Granger Urges Obama to Provide F-16s, Other Weapons to Allies

Feb 20, 2015

By Megan Scully

The chairwoman of the House State-Foreign Operations Appropriations Subcommittee warned the White House it could face legislative repercussions if it does not provide weapons and funding to allies to assist in the fight against the Islamic State, including a key parochial interest: the long-stalled delivery of F-16 fighter jets to Egypt.

Rep. Kay Granger said in a letter to President Barack Obama on Thursday she will do “everything in my power” to speed up the aid, and she blasted the administration for falling short on its promises to allies battling the terrorist group, also known as ISIL.

“As Egypt, Jordan and the Kurds retaliate and defend themselves against ISIL’s heinous acts, U.S. security assistance is being held or delayed by bureaucratic processes and ill-advised policy decisions by your administration,” the Texas Republican wrote. “As a result, our most trusted and capable partners in the region are limited in their ability to fight ISIL.”

Granger has long been a proponent of international sales and deliveries of F-16 fighter jets, which are assembled at Lockheed Martin Corp.’s Fort Worth facility in her district. In addition to the F-16s, Granger called on Obama to move forward with the delivery of M1A1 Abrams tanks to Egypt, which were among the weapons the administration suspended in 2013 amid concerns that the country’s leaders were not committed to an inclusive democracy following the military ouster of an elected president.

Aid to Egypt remains a contentious topic on Capitol Hill, but lawmakers agreed in the fiscal 2015 omnibus spending package (PL 113-235) to provide $1.3 billion in military financing to help Egypt buy U.S. weapons. The military aid is subject to democracy and human rights conditions, but the bill gives the secretary of State waiver authority.

“They need these planes and the other weapons immediately to continue the fight against ISIL and other terrorists threatening Egypt’s security, but your administration has refused to use the authority Congress provided you in law to provide Egypt these weapons,” Granger said.

In the letter, the congresswoman also reiterated frustrations voiced in Washington recently by King Abdullah II of Jordan that the United States has been slow to assist his country with tactical airlift, aircraft, aircraft parts, night vision equipment and precision munitions.
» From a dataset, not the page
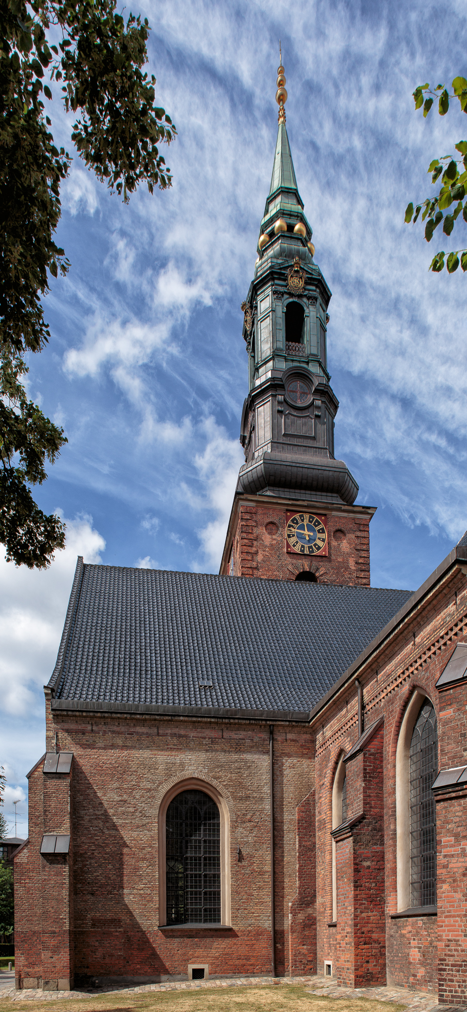 Kopenhagen - St.-Petri-Kirche - 2013

“His Majesty has been courageous in taking on the fight against terrorists, and there is no reason the King of Jordan, a steadfast U.S. ally, should be waiting, sometimes for years, to know how their needs can be addressed,” said Granger, who added she has received assurances from Secretary of State John Kerry that expediting weapons to Jordan is a priority.

The entire Senate Armed Services Committee sent a letter to Kerry and then-Defense Secretary Chuck Hagel earlier this month raising many of the same concerns.

During his confirmation hearing Feb. 4, newly sworn-in Defense Secretary Ashton B. Carter acknowledged his own frustrations with the slow process of providing allies with arms and aid.

“I don’t know what you heard [from Abdullah ], but I can well believe what you heard, because I have a long experience of frustration with getting equipment to our war fighters, never mind partner war fighters, on time,” said Carter, who previously served as the Pentagon’s deputy secretary and its acquisition chief.

At the White House on Friday, press secretary Josh Earnest said the administration continues to work through some of its differences with Egypt and he defended the administration’s outreach to allies in the region.   “The administration has been focused for quite some time on making sure that we are working to maintain a strong security relationship with our allies and partners in the Middle East,” he said.

Meanwhile, the Kurdish government in Iraq has been waiting for months for much of its requested U.S. assistance, a fact that Granger said makes “no strategic sense.”

“While we have provided them some weapons, it has been a slow process and we are not providing them all of the heavy weapons required to counter well-armed terrorists,” Granger said.